Required action
From the opening line of the records through the line bearing "Lage des Stadtteils", set down every line exactly.

[Records from a collection]
+++

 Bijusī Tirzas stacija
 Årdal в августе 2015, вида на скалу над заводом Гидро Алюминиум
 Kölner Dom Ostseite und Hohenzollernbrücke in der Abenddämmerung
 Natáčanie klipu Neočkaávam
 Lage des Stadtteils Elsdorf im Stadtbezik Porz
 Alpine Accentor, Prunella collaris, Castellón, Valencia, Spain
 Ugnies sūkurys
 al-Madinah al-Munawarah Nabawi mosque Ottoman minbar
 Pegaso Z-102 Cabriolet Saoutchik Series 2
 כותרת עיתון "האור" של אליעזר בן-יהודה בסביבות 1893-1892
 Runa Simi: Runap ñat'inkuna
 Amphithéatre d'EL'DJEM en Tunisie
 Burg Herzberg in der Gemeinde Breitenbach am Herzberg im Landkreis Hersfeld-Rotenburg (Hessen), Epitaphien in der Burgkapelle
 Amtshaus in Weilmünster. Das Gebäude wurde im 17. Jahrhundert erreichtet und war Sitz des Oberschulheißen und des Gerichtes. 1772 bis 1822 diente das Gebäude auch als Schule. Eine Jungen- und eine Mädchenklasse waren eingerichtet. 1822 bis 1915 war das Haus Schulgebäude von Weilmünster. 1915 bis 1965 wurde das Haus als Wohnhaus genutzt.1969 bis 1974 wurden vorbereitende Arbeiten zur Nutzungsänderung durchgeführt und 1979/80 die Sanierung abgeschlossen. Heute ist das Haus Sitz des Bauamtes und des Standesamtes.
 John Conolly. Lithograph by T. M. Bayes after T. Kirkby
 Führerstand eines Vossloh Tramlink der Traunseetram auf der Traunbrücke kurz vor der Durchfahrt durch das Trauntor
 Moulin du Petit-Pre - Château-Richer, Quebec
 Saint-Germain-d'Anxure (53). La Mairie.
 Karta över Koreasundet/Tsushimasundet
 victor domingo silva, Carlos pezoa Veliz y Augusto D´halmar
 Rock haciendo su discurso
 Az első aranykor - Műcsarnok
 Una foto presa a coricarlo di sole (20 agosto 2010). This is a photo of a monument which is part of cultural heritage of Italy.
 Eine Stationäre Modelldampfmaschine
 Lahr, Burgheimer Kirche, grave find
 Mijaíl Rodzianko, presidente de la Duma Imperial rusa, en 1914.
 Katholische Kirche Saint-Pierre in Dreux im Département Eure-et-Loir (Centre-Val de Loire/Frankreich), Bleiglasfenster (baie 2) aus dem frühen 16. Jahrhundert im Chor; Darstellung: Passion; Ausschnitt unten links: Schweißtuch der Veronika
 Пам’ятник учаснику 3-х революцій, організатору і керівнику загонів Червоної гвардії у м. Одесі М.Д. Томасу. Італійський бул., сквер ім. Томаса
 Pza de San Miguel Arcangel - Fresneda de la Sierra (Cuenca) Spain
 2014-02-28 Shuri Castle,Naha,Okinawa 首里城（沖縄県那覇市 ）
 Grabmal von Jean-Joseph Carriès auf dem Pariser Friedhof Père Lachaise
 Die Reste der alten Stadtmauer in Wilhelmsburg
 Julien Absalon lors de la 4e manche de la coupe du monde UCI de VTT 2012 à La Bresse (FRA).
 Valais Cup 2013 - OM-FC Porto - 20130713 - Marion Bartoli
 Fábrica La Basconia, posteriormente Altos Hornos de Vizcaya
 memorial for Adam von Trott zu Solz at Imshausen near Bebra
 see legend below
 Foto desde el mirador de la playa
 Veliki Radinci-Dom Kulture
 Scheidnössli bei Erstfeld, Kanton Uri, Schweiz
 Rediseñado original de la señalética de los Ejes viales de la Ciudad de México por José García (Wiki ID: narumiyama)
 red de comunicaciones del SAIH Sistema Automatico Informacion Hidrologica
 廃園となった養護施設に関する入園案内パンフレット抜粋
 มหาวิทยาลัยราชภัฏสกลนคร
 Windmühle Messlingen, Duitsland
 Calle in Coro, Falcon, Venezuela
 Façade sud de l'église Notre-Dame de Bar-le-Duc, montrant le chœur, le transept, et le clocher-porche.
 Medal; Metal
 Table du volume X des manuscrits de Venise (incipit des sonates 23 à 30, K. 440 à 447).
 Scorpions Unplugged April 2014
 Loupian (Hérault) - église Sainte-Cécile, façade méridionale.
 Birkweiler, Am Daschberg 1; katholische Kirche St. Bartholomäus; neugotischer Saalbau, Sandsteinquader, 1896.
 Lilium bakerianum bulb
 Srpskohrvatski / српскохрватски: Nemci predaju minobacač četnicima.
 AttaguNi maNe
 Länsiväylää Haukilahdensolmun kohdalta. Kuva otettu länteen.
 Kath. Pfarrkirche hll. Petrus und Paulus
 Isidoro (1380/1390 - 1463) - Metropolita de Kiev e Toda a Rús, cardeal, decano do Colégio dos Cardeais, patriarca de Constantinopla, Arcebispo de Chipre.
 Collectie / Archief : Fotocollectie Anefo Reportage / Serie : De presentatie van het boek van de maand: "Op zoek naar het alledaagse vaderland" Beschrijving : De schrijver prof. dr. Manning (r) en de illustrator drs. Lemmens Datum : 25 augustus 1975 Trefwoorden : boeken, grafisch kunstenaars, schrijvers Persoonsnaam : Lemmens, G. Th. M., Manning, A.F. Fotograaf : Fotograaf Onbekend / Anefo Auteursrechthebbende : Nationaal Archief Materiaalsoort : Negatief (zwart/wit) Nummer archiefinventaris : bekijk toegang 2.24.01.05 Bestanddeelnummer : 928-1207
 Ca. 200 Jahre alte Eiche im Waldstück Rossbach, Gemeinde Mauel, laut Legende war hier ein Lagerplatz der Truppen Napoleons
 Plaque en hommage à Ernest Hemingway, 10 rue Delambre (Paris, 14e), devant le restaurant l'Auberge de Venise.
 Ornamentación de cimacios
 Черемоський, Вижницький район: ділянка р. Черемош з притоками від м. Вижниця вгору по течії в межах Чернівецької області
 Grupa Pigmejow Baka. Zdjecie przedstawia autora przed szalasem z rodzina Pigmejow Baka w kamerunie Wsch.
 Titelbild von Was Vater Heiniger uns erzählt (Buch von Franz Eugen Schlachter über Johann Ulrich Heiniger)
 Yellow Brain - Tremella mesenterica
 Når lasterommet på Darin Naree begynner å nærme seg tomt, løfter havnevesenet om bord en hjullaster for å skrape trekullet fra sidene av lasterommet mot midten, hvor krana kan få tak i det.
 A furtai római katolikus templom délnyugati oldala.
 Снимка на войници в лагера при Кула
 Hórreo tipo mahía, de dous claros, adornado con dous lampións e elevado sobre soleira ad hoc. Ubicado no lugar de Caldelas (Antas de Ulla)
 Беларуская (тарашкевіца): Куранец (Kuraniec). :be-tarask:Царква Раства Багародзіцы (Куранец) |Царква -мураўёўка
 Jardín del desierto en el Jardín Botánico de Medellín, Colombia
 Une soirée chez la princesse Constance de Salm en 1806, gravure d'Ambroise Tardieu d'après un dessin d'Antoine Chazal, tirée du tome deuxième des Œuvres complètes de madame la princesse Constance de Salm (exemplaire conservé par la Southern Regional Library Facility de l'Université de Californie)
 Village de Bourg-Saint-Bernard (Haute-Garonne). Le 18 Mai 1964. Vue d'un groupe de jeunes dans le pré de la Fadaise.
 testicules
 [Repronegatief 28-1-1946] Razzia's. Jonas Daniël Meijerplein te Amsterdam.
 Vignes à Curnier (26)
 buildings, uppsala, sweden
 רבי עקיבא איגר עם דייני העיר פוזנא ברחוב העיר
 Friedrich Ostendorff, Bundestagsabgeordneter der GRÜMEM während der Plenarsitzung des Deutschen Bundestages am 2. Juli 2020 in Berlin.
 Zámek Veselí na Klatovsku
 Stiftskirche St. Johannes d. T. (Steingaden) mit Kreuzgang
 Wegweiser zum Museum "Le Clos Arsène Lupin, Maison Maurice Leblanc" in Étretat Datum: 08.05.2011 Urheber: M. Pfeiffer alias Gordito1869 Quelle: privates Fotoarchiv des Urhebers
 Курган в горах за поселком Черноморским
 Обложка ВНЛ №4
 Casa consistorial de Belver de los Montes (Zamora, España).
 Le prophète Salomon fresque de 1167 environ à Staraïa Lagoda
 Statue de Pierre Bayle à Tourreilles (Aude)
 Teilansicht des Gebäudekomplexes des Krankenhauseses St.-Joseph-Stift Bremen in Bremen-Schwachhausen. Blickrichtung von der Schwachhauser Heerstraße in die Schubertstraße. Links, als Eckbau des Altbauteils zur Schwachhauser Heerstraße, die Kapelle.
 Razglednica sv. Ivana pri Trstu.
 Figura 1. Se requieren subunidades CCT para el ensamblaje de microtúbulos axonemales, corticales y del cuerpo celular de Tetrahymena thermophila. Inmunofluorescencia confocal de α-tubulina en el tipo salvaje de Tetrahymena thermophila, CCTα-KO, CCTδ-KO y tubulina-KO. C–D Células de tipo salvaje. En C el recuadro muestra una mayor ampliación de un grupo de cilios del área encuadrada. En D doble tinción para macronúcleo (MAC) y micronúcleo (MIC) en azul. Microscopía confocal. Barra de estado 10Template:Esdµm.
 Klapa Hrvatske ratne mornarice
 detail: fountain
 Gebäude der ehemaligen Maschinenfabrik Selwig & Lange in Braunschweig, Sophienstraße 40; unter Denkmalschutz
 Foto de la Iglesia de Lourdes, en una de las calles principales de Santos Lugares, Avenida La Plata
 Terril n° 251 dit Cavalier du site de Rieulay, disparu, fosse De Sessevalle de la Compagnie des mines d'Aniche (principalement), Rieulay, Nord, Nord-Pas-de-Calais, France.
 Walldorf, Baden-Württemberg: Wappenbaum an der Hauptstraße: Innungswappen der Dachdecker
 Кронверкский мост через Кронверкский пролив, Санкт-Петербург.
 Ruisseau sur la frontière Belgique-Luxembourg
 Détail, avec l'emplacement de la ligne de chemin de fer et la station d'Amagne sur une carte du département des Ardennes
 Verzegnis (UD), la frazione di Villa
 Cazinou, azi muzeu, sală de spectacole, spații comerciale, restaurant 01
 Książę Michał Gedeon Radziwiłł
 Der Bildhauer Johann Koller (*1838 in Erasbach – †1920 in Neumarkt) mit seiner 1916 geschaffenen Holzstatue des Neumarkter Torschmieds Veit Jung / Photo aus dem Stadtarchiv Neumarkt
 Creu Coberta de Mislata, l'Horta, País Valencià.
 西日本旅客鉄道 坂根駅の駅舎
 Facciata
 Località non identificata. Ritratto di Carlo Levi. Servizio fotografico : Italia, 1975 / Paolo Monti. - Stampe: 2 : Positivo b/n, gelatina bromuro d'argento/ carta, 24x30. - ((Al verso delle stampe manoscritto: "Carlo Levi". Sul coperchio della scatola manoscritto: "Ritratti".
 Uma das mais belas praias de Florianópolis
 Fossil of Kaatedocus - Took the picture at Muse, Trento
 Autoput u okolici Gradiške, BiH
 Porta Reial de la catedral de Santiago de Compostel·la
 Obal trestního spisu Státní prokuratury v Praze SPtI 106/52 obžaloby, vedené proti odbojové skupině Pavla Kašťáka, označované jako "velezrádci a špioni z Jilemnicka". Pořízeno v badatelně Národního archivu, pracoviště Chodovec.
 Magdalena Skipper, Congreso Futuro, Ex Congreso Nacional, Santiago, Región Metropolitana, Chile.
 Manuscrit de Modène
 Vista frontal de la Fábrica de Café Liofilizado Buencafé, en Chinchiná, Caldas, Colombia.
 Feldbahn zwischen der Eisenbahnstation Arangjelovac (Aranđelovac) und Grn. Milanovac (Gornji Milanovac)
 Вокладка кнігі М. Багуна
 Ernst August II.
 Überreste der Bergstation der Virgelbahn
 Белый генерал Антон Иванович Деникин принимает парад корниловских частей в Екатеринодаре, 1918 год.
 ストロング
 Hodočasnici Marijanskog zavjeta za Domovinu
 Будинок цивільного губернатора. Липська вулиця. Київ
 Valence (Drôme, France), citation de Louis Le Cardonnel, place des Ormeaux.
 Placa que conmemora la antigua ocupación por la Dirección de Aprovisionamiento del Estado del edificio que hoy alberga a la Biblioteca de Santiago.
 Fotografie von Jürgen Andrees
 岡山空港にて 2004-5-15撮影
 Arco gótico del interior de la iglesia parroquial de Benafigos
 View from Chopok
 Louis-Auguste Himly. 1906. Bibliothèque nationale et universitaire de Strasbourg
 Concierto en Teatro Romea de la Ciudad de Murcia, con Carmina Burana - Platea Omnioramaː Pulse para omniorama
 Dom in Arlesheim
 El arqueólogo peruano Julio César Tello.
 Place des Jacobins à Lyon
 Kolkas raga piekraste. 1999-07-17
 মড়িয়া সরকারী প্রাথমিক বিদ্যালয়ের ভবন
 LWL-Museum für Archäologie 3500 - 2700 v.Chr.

+++

Task answer
 Bijusī Tirzas stacija
 Årdal в августе 2015, вида на скалу над заводом Гидро Алюминиум
 Kölner Dom Ostseite und Hohenzollernbrücke in der Abenddämmerung
 Natáčanie klipu Neočkaávam
 Lage des Stadtteils Elsdorf im Stadtbezik Porz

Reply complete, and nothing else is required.